Coevolution can also explain some of the sequence variation we observed earlier in the alpha helices and beta strands (Figure 1B). In NifH, there are 156 amino acids located on alpha helices or beta strands, 116 of which showed sequence variation roughly >1%. From this set of positions, 38 positions were found to coevolve – roughly a third of the positions on alpha helices and beta strands showing meaningful variation! These formed 30 coevolving pairs (some amino acids were maxZ partners with multiple others), including many instances of coevolution between separate alpha helices, separate beta strands, and between an alpha helix and beta strand (Table 2).

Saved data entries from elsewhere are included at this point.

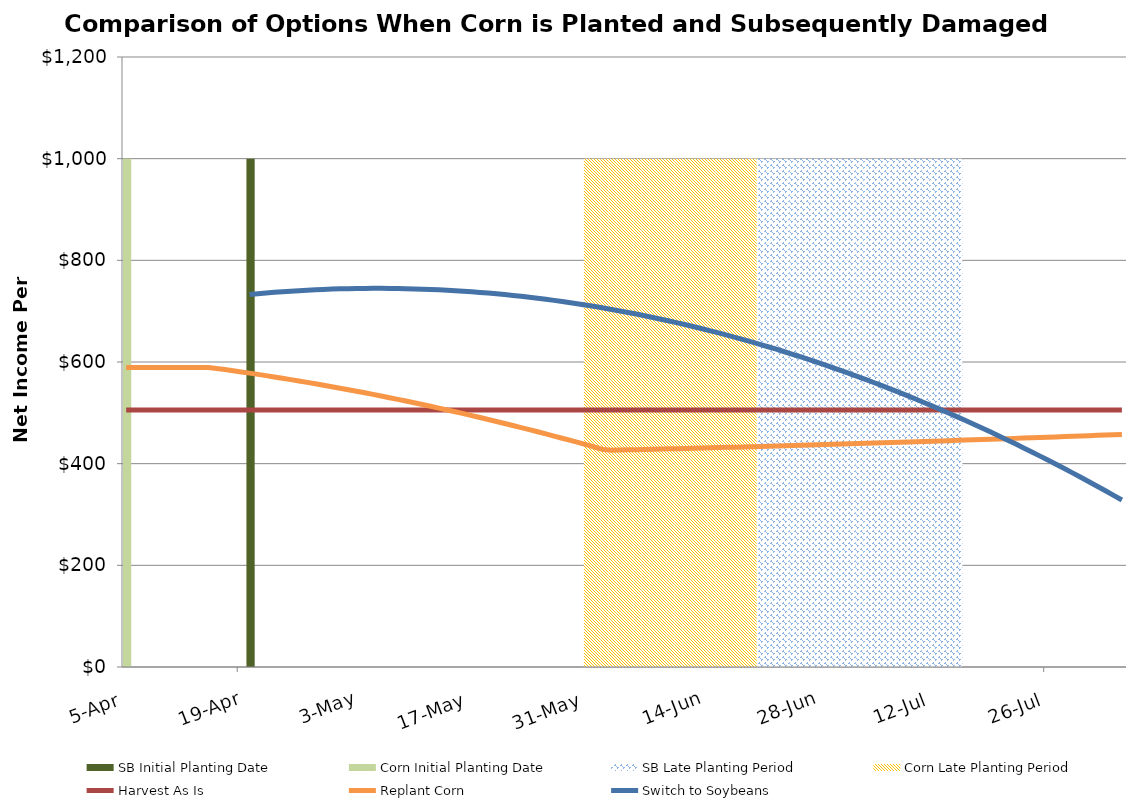
| Category | SB Initial Planting Date | Corn Initial Planting Date | SB Late Planting Period | Corn Late Planting Period |
|---|---|---|---|---|
| 2019-04-05 | 0 | 1000 | 0 | 0 |
| 2019-04-06 | 0 | 0 | 0 | 0 |
| 2019-04-07 | 0 | 0 | 0 | 0 |
| 2019-04-08 | 0 | 0 | 0 | 0 |
| 2019-04-09 | 0 | 0 | 0 | 0 |
| 2019-04-10 | 0 | 0 | 0 | 0 |
| 2019-04-11 | 0 | 0 | 0 | 0 |
| 2019-04-12 | 0 | 0 | 0 | 0 |
| 2019-04-13 | 0 | 0 | 0 | 0 |
| 2019-04-14 | 0 | 0 | 0 | 0 |
| 2019-04-15 | 0 | 0 | 0 | 0 |
| 2019-04-16 | 0 | 0 | 0 | 0 |
| 2019-04-17 | 0 | 0 | 0 | 0 |
| 2019-04-18 | 0 | 0 | 0 | 0 |
| 2019-04-19 | 0 | 0 | 0 | 0 |
| 2019-04-20 | 1000 | 0 | 0 | 0 |
| 2019-04-21 | 0 | 0 | 0 | 0 |
| 2019-04-22 | 0 | 0 | 0 | 0 |
| 2019-04-23 | 0 | 0 | 0 | 0 |
| 2019-04-24 | 0 | 0 | 0 | 0 |
| 2019-04-25 | 0 | 0 | 0 | 0 |
| 2019-04-26 | 0 | 0 | 0 | 0 |
| 2019-04-27 | 0 | 0 | 0 | 0 |
| 2019-04-28 | 0 | 0 | 0 | 0 |
| 2019-04-29 | 0 | 0 | 0 | 0 |
| 2019-04-30 | 0 | 0 | 0 | 0 |
| 2019-05-01 | 0 | 0 | 0 | 0 |
| 2019-05-02 | 0 | 0 | 0 | 0 |
| 2019-05-03 | 0 | 0 | 0 | 0 |
| 2019-05-04 | 0 | 0 | 0 | 0 |
| 2019-05-05 | 0 | 0 | 0 | 0 |
| 2019-05-06 | 0 | 0 | 0 | 0 |
| 2019-05-07 | 0 | 0 | 0 | 0 |
| 2019-05-08 | 0 | 0 | 0 | 0 |
| 2019-05-09 | 0 | 0 | 0 | 0 |
| 2019-05-10 | 0 | 0 | 0 | 0 |
| 2019-05-11 | 0 | 0 | 0 | 0 |
| 2019-05-12 | 0 | 0 | 0 | 0 |
| 2019-05-13 | 0 | 0 | 0 | 0 |
| 2019-05-14 | 0 | 0 | 0 | 0 |
| 2019-05-15 | 0 | 0 | 0 | 0 |
| 2019-05-16 | 0 | 0 | 0 | 0 |
| 2019-05-17 | 0 | 0 | 0 | 0 |
| 2019-05-18 | 0 | 0 | 0 | 0 |
| 2019-05-19 | 0 | 0 | 0 | 0 |
| 2019-05-20 | 0 | 0 | 0 | 0 |
| 2019-05-21 | 0 | 0 | 0 | 0 |
| 2019-05-22 | 0 | 0 | 0 | 0 |
| 2019-05-23 | 0 | 0 | 0 | 0 |
| 2019-05-24 | 0 | 0 | 0 | 0 |
| 2019-05-25 | 0 | 0 | 0 | 0 |
| 2019-05-26 | 0 | 0 | 0 | 0 |
| 2019-05-27 | 0 | 0 | 0 | 0 |
| 2019-05-28 | 0 | 0 | 0 | 0 |
| 2019-05-29 | 0 | 0 | 0 | 0 |
| 2019-05-30 | 0 | 0 | 0 | 0 |
| 2019-05-31 | 0 | 0 | 0 | 1000 |
| 2019-06-01 | 0 | 0 | 0 | 1000 |
| 2019-06-02 | 0 | 0 | 0 | 1000 |
| 2019-06-03 | 0 | 0 | 0 | 1000 |
| 2019-06-04 | 0 | 0 | 0 | 1000 |
| 2019-06-05 | 0 | 0 | 0 | 1000 |
| 2019-06-06 | 0 | 0 | 0 | 1000 |
| 2019-06-07 | 0 | 0 | 0 | 1000 |
| 2019-06-08 | 0 | 0 | 0 | 1000 |
| 2019-06-09 | 0 | 0 | 0 | 1000 |
| 2019-06-10 | 0 | 0 | 0 | 1000 |
| 2019-06-11 | 0 | 0 | 0 | 1000 |
| 2019-06-12 | 0 | 0 | 0 | 1000 |
| 2019-06-13 | 0 | 0 | 0 | 1000 |
| 2019-06-14 | 0 | 0 | 0 | 1000 |
| 2019-06-15 | 0 | 0 | 0 | 1000 |
| 2019-06-16 | 0 | 0 | 0 | 1000 |
| 2019-06-17 | 0 | 0 | 0 | 1000 |
| 2019-06-18 | 0 | 0 | 0 | 1000 |
| 2019-06-19 | 0 | 0 | 0 | 1000 |
| 2019-06-20 | 0 | 0 | 1000 | 1000 |
| 2019-06-21 | 0 | 0 | 1000 | 0 |
| 2019-06-22 | 0 | 0 | 1000 | 0 |
| 2019-06-23 | 0 | 0 | 1000 | 0 |
| 2019-06-24 | 0 | 0 | 1000 | 0 |
| 2019-06-25 | 0 | 0 | 1000 | 0 |
| 2019-06-26 | 0 | 0 | 1000 | 0 |
| 2019-06-27 | 0 | 0 | 1000 | 0 |
| 2019-06-28 | 0 | 0 | 1000 | 0 |
| 2019-06-29 | 0 | 0 | 1000 | 0 |
| 2019-06-30 | 0 | 0 | 1000 | 0 |
| 2019-07-01 | 0 | 0 | 1000 | 0 |
| 2019-07-02 | 0 | 0 | 1000 | 0 |
| 2019-07-03 | 0 | 0 | 1000 | 0 |
| 2019-07-04 | 0 | 0 | 1000 | 0 |
| 2019-07-05 | 0 | 0 | 1000 | 0 |
| 2019-07-06 | 0 | 0 | 1000 | 0 |
| 2019-07-07 | 0 | 0 | 1000 | 0 |
| 2019-07-08 | 0 | 0 | 1000 | 0 |
| 2019-07-09 | 0 | 0 | 1000 | 0 |
| 2019-07-10 | 0 | 0 | 1000 | 0 |
| 2019-07-11 | 0 | 0 | 1000 | 0 |
| 2019-07-12 | 0 | 0 | 1000 | 0 |
| 2019-07-13 | 0 | 0 | 1000 | 0 |
| 2019-07-14 | 0 | 0 | 1000 | 0 |
| 2019-07-15 | 0 | 0 | 1000 | 0 |
| 2019-07-16 | 0 | 0 | 0 | 0 |
| 2019-07-17 | 0 | 0 | 0 | 0 |
| 2019-07-18 | 0 | 0 | 0 | 0 |
| 2019-07-19 | 0 | 0 | 0 | 0 |
| 2019-07-20 | 0 | 0 | 0 | 0 |
| 2019-07-21 | 0 | 0 | 0 | 0 |
| 2019-07-22 | 0 | 0 | 0 | 0 |
| 2019-07-23 | 0 | 0 | 0 | 0 |
| 2019-07-24 | 0 | 0 | 0 | 0 |
| 2019-07-25 | 0 | 0 | 0 | 0 |
| 2019-07-26 | 0 | 0 | 0 | 0 |
| 2019-07-27 | 0 | 0 | 0 | 0 |
| 2019-07-28 | 0 | 0 | 0 | 0 |
| 2019-07-29 | 0 | 0 | 0 | 0 |
| 2019-07-30 | 0 | 0 | 0 | 0 |
| 2019-07-31 | 0 | 0 | 0 | 0 |
| 2019-08-01 | 0 | 0 | 0 | 0 |
| 2019-08-02 | 0 | 0 | 0 | 0 |
| 2019-08-03 | 0 | 0 | 0 | 0 |
| 2019-08-04 | 0 | 0 | 0 | 0 |

This suggests that, while amino acids forming alpha helices and beta strands may display noticeable sequence variation at first glance, there is actually less variation than there appears. It appears, as revealed through our mutual information analysis, that variation at a position is permissible if variation at another site simultaneously occurs. However, there are likely many more coevolving positions, particularly those that are strongly coevolving where the identity of an amino acid at position X is inflexible and requires a particular amino acid at position Y. The entropy at both positions would therefore be 0, and since there can be no further reduction in uncertainty, the mutual information between the positions will be 0. Our approach is therefore unable to detect coevolving positions that show no sequence variation.
In summary, we were able to not only show that the amino acids surrounding the iron-sulfur cluster and ATP molecules in NifH show very little variation, but that many of the positions on the inside of the NifH structure appear to coevolve!

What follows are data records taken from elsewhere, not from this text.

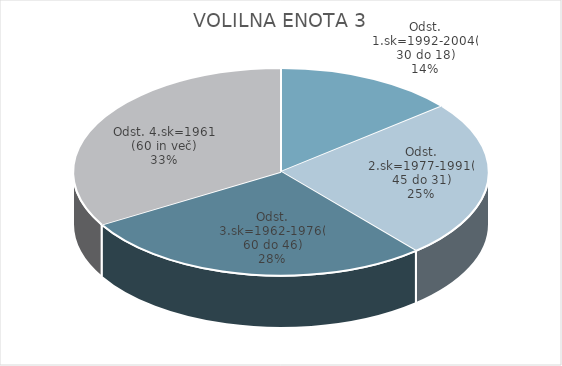
| Category | VOLILNA ENOTA 3 |
|---|---|
| Odst. 1.sk=1992-2004(30 do 18) | 10.33 |
| Odst. 2.sk=1977-1991(45 do 31) | 18.06 |
| Odst. 3.sk=1962-1976(60 do 46) | 20.32 |
| Odst. 4.sk=1961 (60 in več) | 24.52 |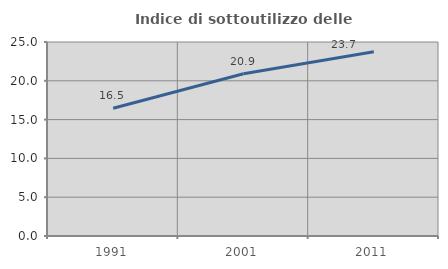
| Category | Indice di sottoutilizzo delle abitazioni  |
|---|---|
| 1991.0 | 16.459 |
| 2001.0 | 20.91 |
| 2011.0 | 23.734 |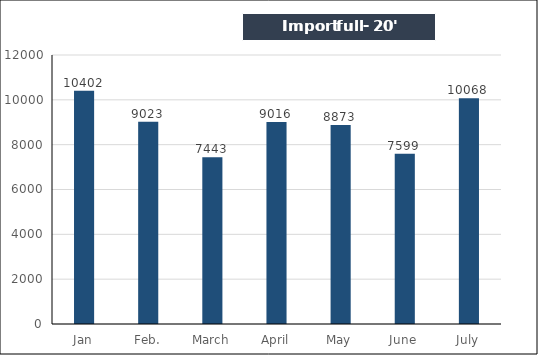
| Category | Import full - 20' |
|---|---|
| Jan | 10402 |
| Feb. | 9023 |
| March | 7443 |
| April | 9016 |
| May | 8873 |
| June | 7599 |
| July | 10068 |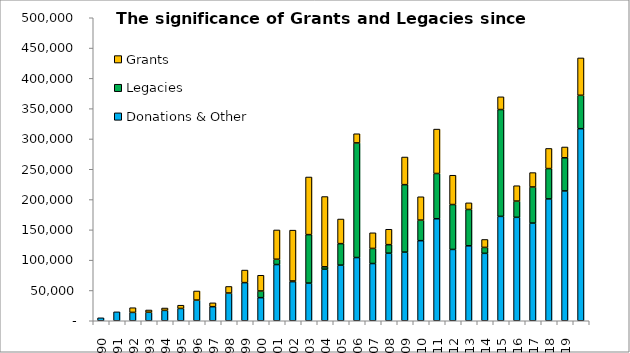
| Category | Donations & Other Income  | Legacies  | Grants |
|---|---|---|---|
| 1990.0 | 4873 | 0 | 0 |
| 1991.0 | 14704 | 0 | 0 |
| 1992.0 | 13769 | 0 | 7740 |
| 1993.0 | 14069 | 0 | 3720 |
| 1994.0 | 17131 | 0 | 3900 |
| 1995.0 | 20295 | 0 | 5375 |
| 1996.0 | 34104 | 0 | 15025 |
| 1997.0 | 23215 | 0 | 6350 |
| 1998.0 | 45757 | 0 | 10842 |
| 1999.0 | 62913 | 0 | 20752 |
| 2000.0 | 38131 | 11000 | 25959 |
| 2001.0 | 92755 | 8741 | 48350 |
| 2002.0 | 64526 | 1108 | 83906 |
| 2003.0 | 62138 | 80000 | 95075 |
| 2004.0 | 85104 | 3915 | 115954 |
| 2005.0 | 91782 | 35480 | 40619 |
| 2006.0 | 104321 | 189133 | 15133 |
| 2007.0 | 94442 | 24908 | 25804 |
| 2008.0 | 111489 | 14088 | 25425 |
| 2009.0 | 113252 | 111336 | 45602 |
| 2010.0 | 132167 | 33905 | 38548 |
| 2011.0 | 168351 | 74681 | 73248 |
| 2012.0 | 117695 | 74064 | 48367 |
| 2013.0 | 123664 | 59971 | 10950 |
| 2014.0 | 111248 | 9781 | 13100 |
| 2015.0 | 172215 | 176320 | 21000 |
| 2016.0 | 170679 | 26759 | 25400 |
| 2017.0 | 161160 | 59579 | 23750 |
| 2018.0 | 201063 | 50062 | 33225 |
| 2019.0 | 214249 | 54692 | 17825 |

1. Jiao, J., Venkat, K., Han, Y. & Weissman, T. Minimax estimation of discrete distributions. IEEE Int. Symp. Inf. Theory – Proc. 2015–June, 2291–2295 (2015).

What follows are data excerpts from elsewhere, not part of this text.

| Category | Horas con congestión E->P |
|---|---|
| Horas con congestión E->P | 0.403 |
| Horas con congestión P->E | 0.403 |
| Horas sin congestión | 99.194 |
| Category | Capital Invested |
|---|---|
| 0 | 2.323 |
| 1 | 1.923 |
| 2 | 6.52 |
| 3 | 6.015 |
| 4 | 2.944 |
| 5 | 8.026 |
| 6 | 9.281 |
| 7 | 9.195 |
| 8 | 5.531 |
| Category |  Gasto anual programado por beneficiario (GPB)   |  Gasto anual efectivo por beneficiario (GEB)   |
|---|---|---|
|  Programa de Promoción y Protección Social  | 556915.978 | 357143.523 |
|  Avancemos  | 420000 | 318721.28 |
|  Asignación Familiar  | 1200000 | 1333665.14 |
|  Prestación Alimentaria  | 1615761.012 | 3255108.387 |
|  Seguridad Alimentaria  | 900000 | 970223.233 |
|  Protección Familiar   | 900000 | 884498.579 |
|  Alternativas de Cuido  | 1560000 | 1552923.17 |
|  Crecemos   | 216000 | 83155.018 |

2. Dunn, S. D., Wahl, L. M. & Gloor, G. B. Mutual information without the influence of phylogeny or entropy dramatically improves residue contact prediction. Bioinformatics 24, 333–340 (2008).
3. Schindelin, H., Kisker, C., Schlessman, J. L., Howard, J. B. & Rees, D. C. Structure of ADP·AlF4–stabilized nitrogenase complex and its implications for signal transduction. Nature 387, 370–376 (1997).
4. Margolin, A. A. et al. ARACNE: An algorithm for the reconstruction of gene regulatory networks in a mammalian cellular context. BMC Bioinformatics 7, 1–15 (2006).